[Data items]

——————

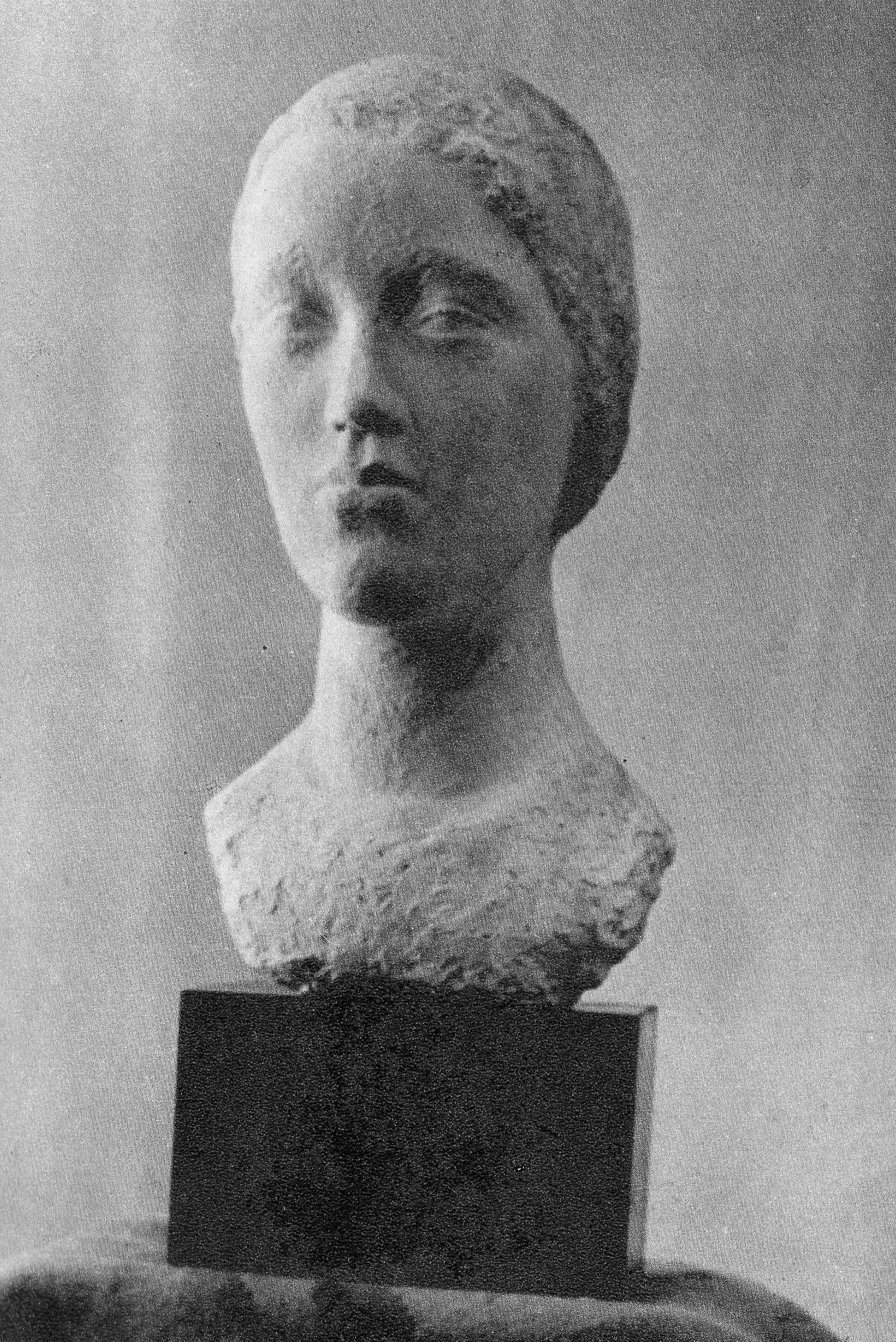 Zofia Woźna, Głowa dziewczynki, 1954r.
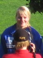 Tanja Mäkinen Kalevan kisoissa, Ratinan stadionilla, Tampereella, 26. heinäkuuta 2008
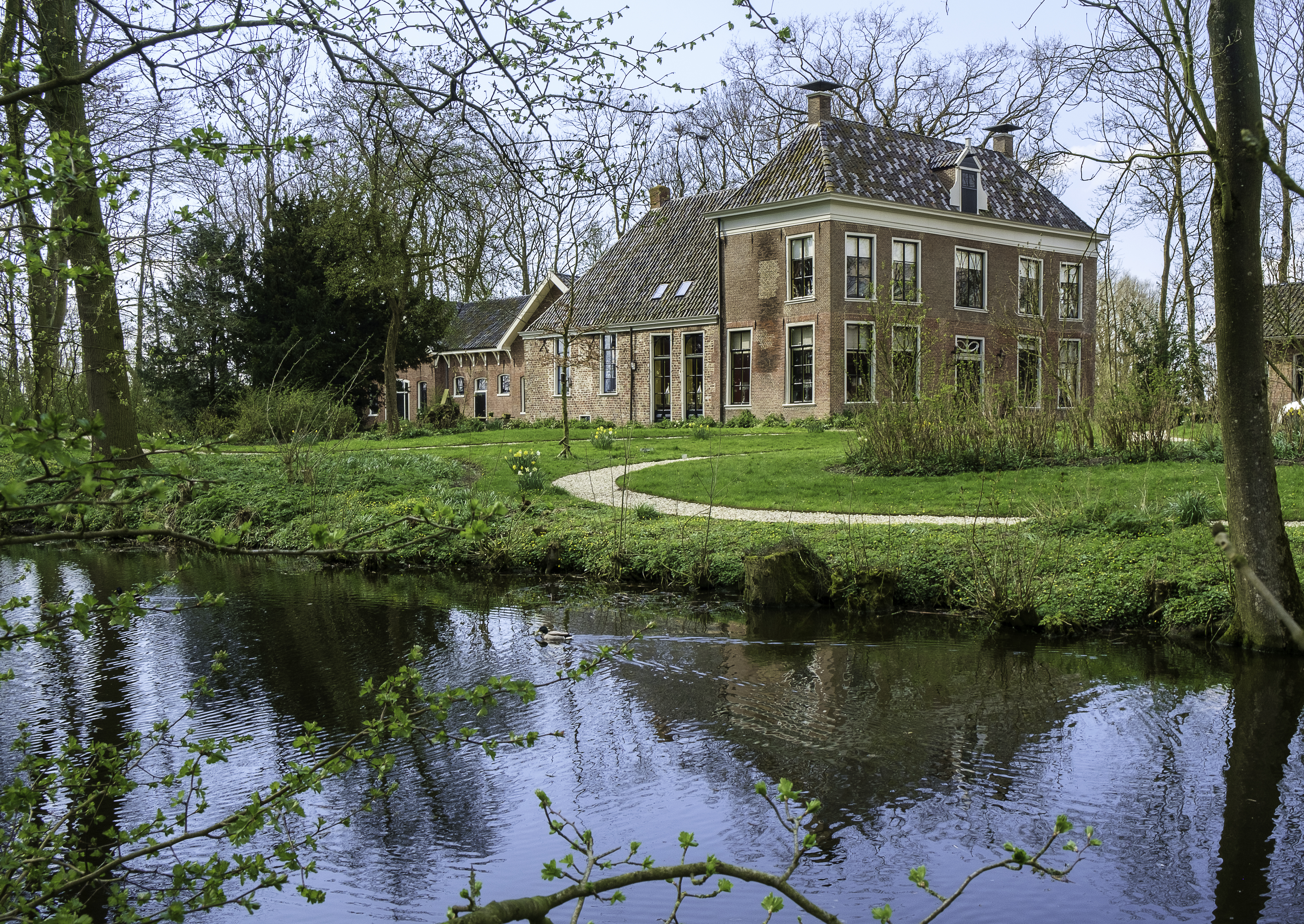 Allersmaborg
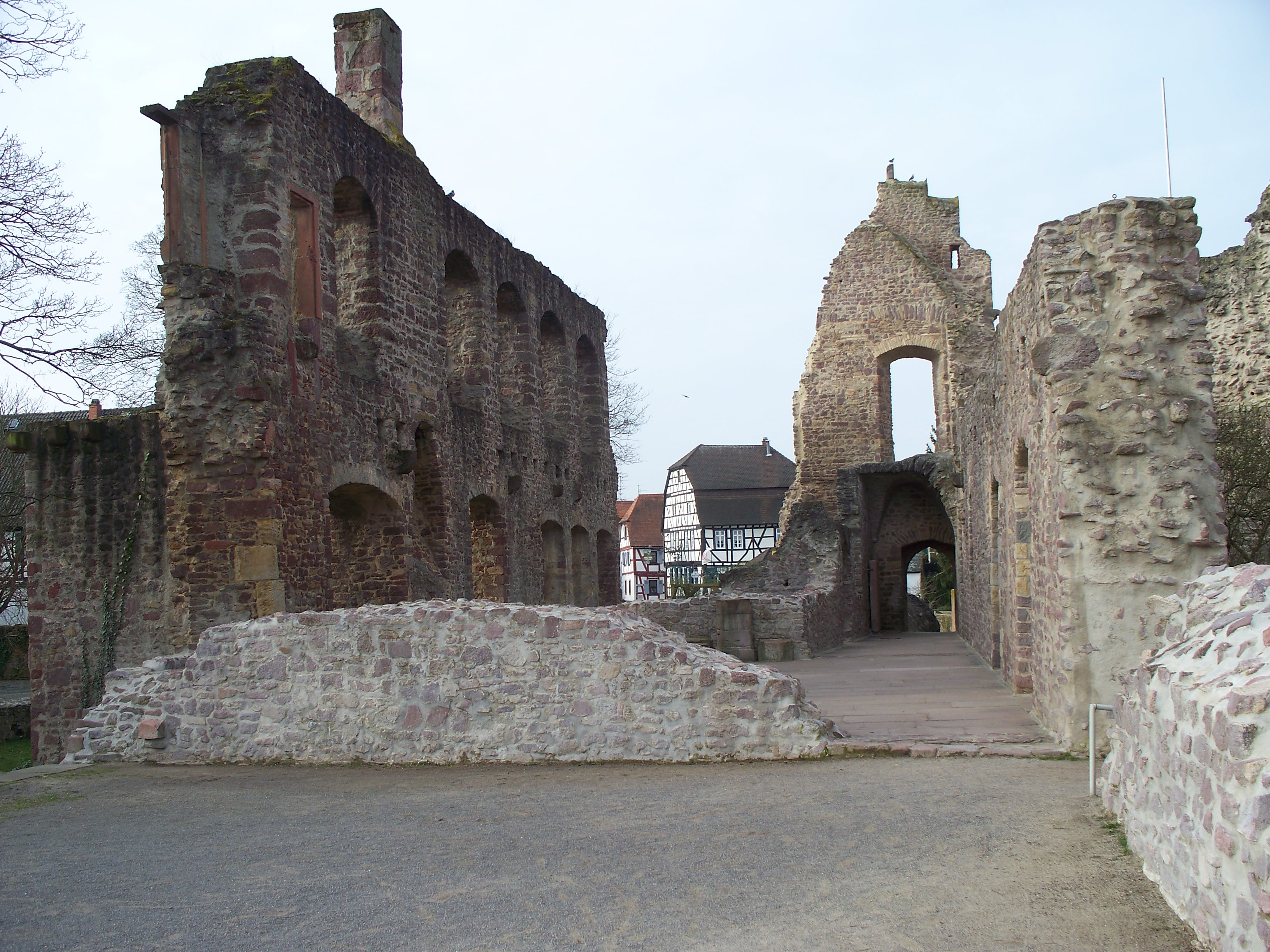 Burg Dreieichenhain, Blick durch die restlichen Mauern des Palas auf die Altstadt
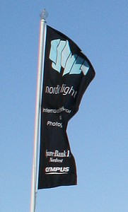 Nordic Light flagg på Piren.
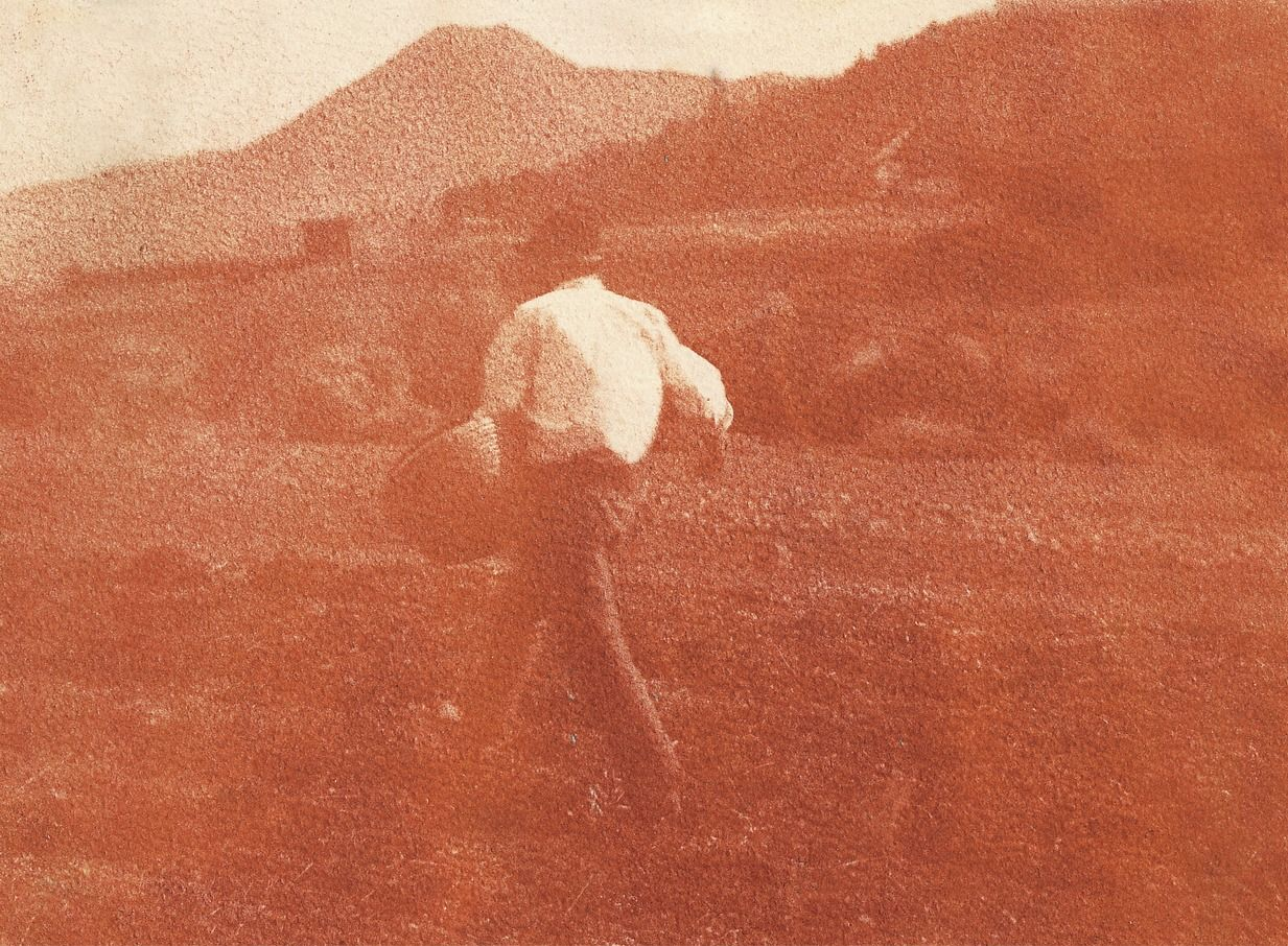 Sejalec
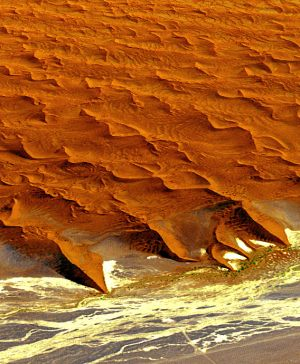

——————

**WHAT YOU SHOULD DO**. Print the data exactly as written, dropping any images it holds.

**ANSWER AREA**.
 Zofia Woźna, Głowa dziewczynki, 1954r.
 Tanja Mäkinen Kalevan kisoissa, Ratinan stadionilla, Tampereella, 26. heinäkuuta 2008
 Allersmaborg
 Burg Dreieichenhain, Blick durch die restlichen Mauern des Palas auf die Altstadt
 Nordic Light flagg på Piren.
 Sejalec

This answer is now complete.